(SUPPLIED RECORDS begins)
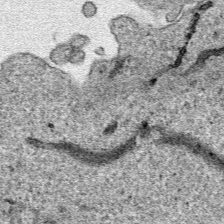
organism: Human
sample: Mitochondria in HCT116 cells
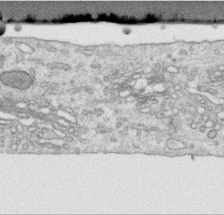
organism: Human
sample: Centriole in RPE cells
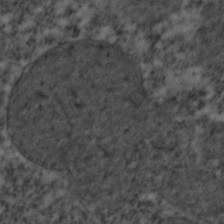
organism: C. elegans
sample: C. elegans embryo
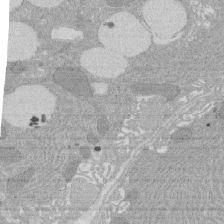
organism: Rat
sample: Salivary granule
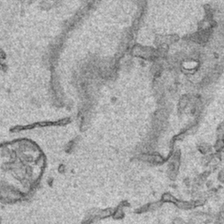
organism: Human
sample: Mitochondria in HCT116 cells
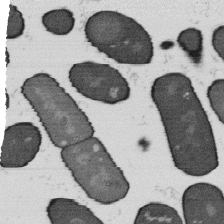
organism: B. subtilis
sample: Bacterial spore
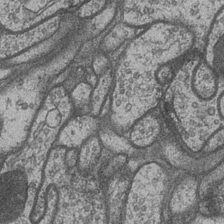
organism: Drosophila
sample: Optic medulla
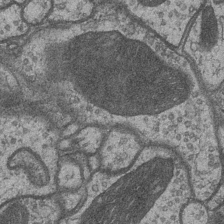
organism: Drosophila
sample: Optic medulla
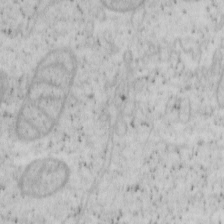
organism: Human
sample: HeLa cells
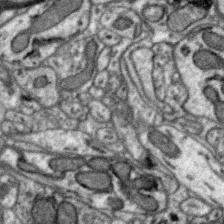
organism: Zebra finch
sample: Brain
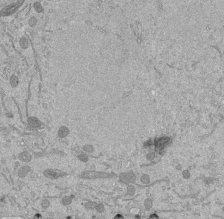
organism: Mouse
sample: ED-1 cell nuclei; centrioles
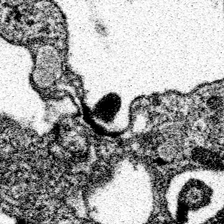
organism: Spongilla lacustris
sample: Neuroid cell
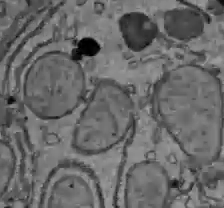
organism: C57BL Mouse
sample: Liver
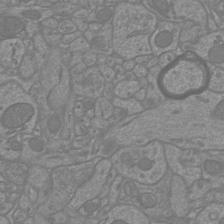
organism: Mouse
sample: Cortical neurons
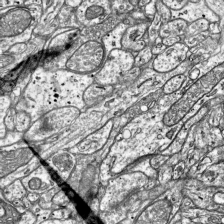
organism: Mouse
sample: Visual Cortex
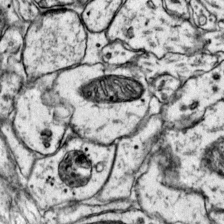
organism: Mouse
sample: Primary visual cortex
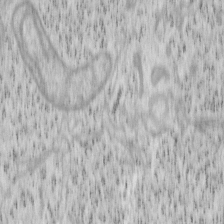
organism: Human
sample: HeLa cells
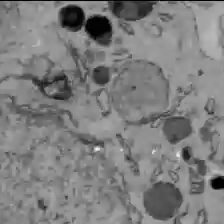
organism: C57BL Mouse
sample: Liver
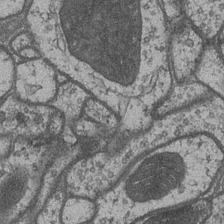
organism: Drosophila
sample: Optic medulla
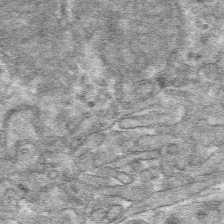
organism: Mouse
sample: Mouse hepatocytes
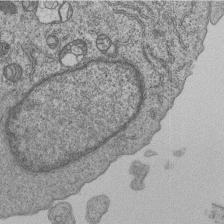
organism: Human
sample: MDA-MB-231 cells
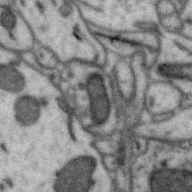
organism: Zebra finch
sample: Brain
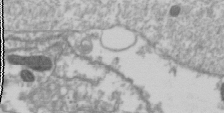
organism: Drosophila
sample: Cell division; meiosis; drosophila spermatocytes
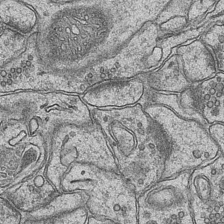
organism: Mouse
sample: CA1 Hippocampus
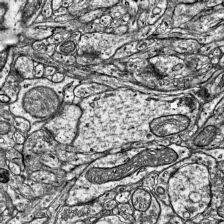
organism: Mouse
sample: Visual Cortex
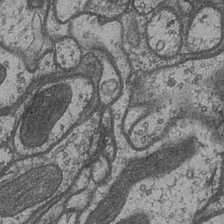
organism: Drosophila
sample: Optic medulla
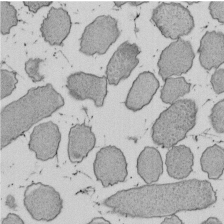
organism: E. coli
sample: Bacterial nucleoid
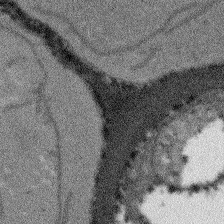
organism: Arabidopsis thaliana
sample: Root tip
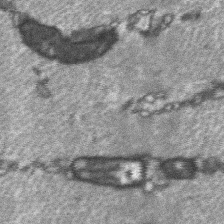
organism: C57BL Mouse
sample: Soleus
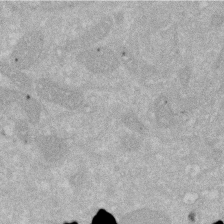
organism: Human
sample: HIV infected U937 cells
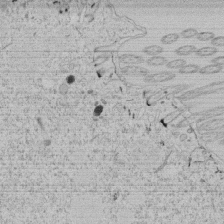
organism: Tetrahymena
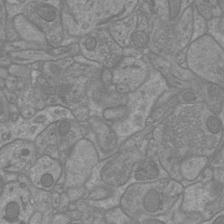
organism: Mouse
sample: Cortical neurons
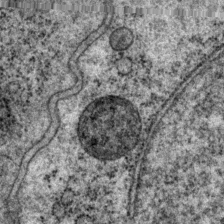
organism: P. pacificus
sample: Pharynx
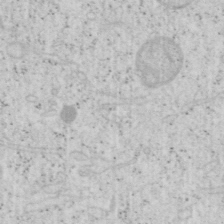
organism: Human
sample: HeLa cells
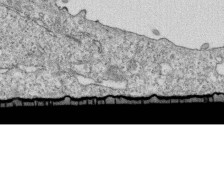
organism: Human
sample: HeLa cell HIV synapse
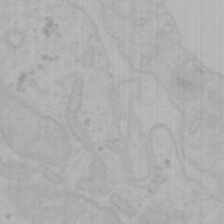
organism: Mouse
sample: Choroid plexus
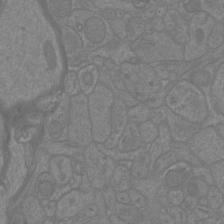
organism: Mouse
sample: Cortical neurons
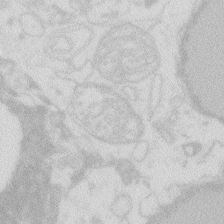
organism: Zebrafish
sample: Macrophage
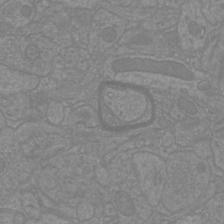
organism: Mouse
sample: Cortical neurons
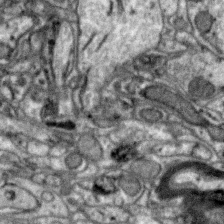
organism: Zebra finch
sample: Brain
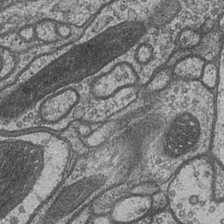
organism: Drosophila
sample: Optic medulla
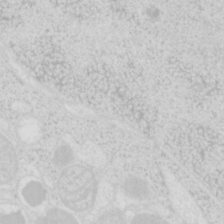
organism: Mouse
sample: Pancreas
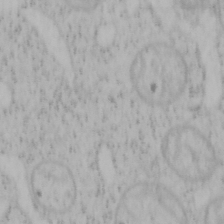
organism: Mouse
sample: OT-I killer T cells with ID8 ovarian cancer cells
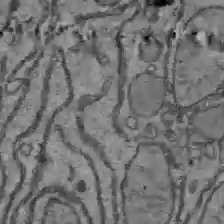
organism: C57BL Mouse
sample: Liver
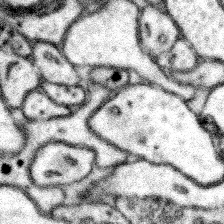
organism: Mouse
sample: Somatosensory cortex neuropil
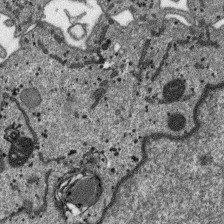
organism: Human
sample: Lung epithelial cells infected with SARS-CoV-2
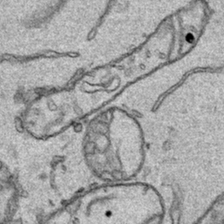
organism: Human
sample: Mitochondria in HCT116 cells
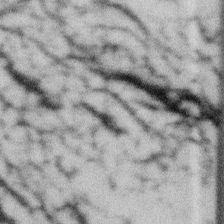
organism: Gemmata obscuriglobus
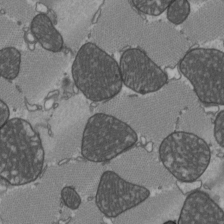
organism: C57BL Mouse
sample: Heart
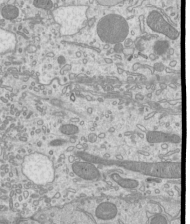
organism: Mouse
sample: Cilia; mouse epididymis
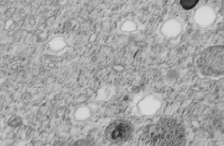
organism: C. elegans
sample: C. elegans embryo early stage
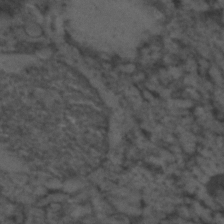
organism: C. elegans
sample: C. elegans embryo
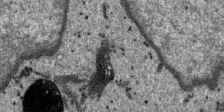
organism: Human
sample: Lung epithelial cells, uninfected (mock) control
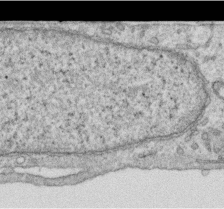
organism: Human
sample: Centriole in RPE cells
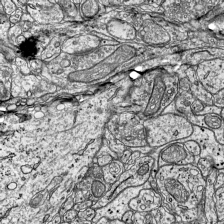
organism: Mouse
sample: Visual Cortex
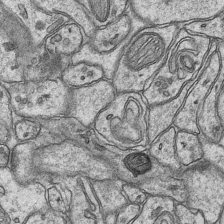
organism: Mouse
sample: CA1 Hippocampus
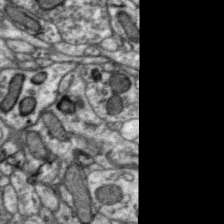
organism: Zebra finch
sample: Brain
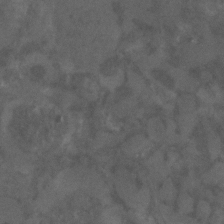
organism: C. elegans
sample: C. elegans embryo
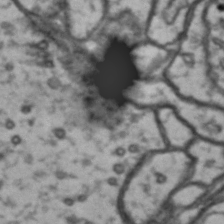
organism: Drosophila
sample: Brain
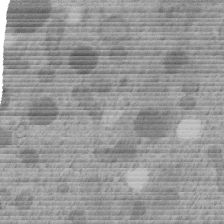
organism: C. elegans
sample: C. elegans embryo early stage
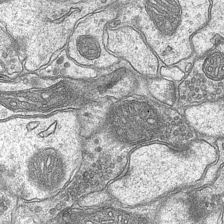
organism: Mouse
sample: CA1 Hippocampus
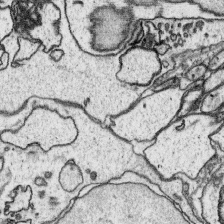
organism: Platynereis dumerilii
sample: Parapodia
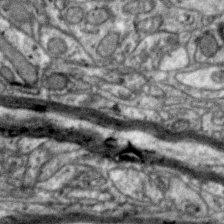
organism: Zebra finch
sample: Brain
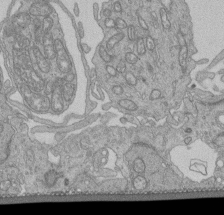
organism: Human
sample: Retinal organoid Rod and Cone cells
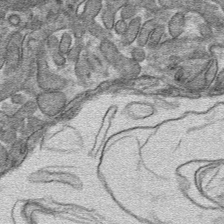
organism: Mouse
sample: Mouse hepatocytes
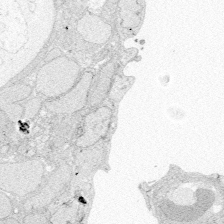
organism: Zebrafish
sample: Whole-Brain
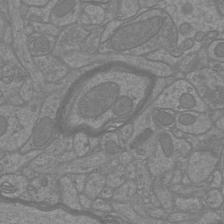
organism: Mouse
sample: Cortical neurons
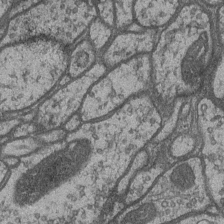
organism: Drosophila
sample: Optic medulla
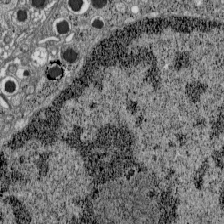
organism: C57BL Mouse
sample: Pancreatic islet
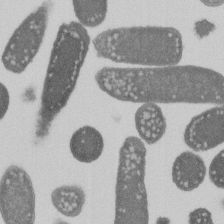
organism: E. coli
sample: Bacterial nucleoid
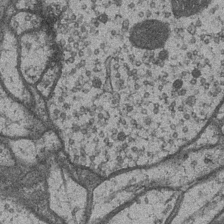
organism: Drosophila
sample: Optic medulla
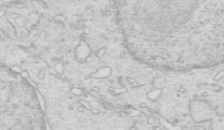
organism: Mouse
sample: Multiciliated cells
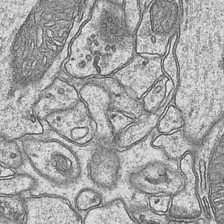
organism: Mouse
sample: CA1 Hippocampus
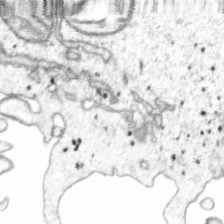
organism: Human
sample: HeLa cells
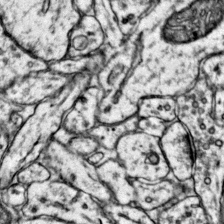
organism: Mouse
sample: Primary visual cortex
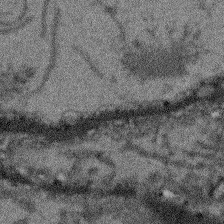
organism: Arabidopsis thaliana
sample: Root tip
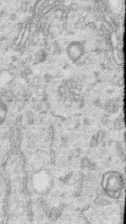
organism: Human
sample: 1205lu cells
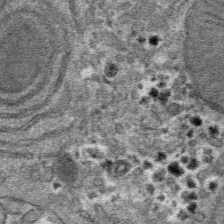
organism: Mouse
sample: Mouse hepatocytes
(SUPPLIED RECORDS ends)
### EXERCISE
Word for word, reproduce all the data, but not the pictures.

### RESPONSE AREA
organism: Human
sample: Mitochondria in HCT116 cells
organism: Human
sample: Centriole in RPE cells
organism: C. elegans
sample: C. elegans embryo
organism: Rat
sample: Salivary granule
organism: Human
sample: Mitochondria in HCT116 cells
organism: B. subtilis
sample: Bacterial spore
organism: Drosophila
sample: Optic medulla
organism: Drosophila
sample: Optic medulla
organism: Human
sample: HeLa cells
organism: Zebra finch
sample: Brain
organism: Mouse
sample: ED-1 cell nuclei; centrioles
organism: Spongilla lacustris
sample: Neuroid cell
organism: C57BL Mouse
sample: Liver
organism: Mouse
sample: Cortical neurons
organism: Mouse
sample: Visual Cortex
organism: Mouse
sample: Primary visual cortex
organism: Human
sample: HeLa cells
organism: C57BL Mouse
sample: Liver
organism: Drosophila
sample: Optic medulla
organism: Mouse
sample: Mouse hepatocytes
organism: Human
sample: MDA-MB-231 cells
organism: Zebra finch
sample: Brain
organism: Drosophila
sample: Cell division; meiosis; drosophila spermatocytes
organism: Mouse
sample: CA1 Hippocampus
organism: Mouse
sample: Visual Cortex
organism: Drosophila
sample: Optic medulla
organism: E. coli
sample: Bacterial nucleoid
organism: Arabidopsis thaliana
sample: Root tip
organism: C57BL Mouse
sample: Soleus
organism: Human
sample: HIV infected U937 cells
organism: Tetrahymena
organism: Mouse
sample: Cortical neurons
organism: P. pacificus
sample: Pharynx
organism: Human
sample: HeLa cells
organism: Human
sample: HeLa cell HIV synapse
organism: Mouse
sample: Choroid plexus
organism: Mouse
sample: Cortical neurons
organism: Zebrafish
sample: Macrophage
organism: Mouse
sample: Cortical neurons
organism: Zebra finch
sample: Brain
organism: Drosophila
sample: Optic medulla
organism: Mouse
sample: Pancreas
organism: Mouse
sample: OT-I killer T cells with ID8 ovarian cancer cells
organism: C57BL Mouse
sample: Liver
organism: Mouse
sample: Somatosensory cortex neuropil
organism: Human
sample: Lung epithelial cells infected with SARS-CoV-2
organism: Human
sample: Mitochondria in HCT116 cells
organism: Gemmata obscuriglobus
organism: C57BL Mouse
sample: Heart
organism: Mouse
sample: Cilia; mouse epididymis
organism: C. elegans
sample: C. elegans embryo early stage
organism: C. elegans
sample: C. elegans embryo
organism: Human
sample: Lung epithelial cells, uninfected (mock) control
organism: Human
sample: Centriole in RPE cells
organism: Mouse
sample: Visual Cortex
organism: Mouse
sample: CA1 Hippocampus
organism: Zebra finch
sample: Brain
organism: C. elegans
sample: C. elegans embryo
organism: Drosophila
sample: Brain
organism: C. elegans
sample: C. elegans embryo early stage
organism: Mouse
sample: CA1 Hippocampus
organism: Platynereis dumerilii
sample: Parapodia
organism: Zebra finch
sample: Brain
organism: Human
sample: Retinal organoid Rod and Cone cells
organism: Mouse
sample: Mouse hepatocytes
organism: Zebrafish
sample: Whole-Brain
organism: Mouse
sample: Cortical neurons
organism: Drosophila
sample: Optic medulla
organism: C57BL Mouse
sample: Pancreatic islet
organism: E. coli
sample: Bacterial nucleoid
organism: Drosophila
sample: Optic medulla
organism: Mouse
sample: Multiciliated cells
organism: Mouse
sample: CA1 Hippocampus
organism: Human
sample: HeLa cells
organism: Mouse
sample: Primary visual cortex
organism: Arabidopsis thaliana
sample: Root tip
organism: Human
sample: 1205lu cells
organism: Mouse
sample: Mouse hepatocytes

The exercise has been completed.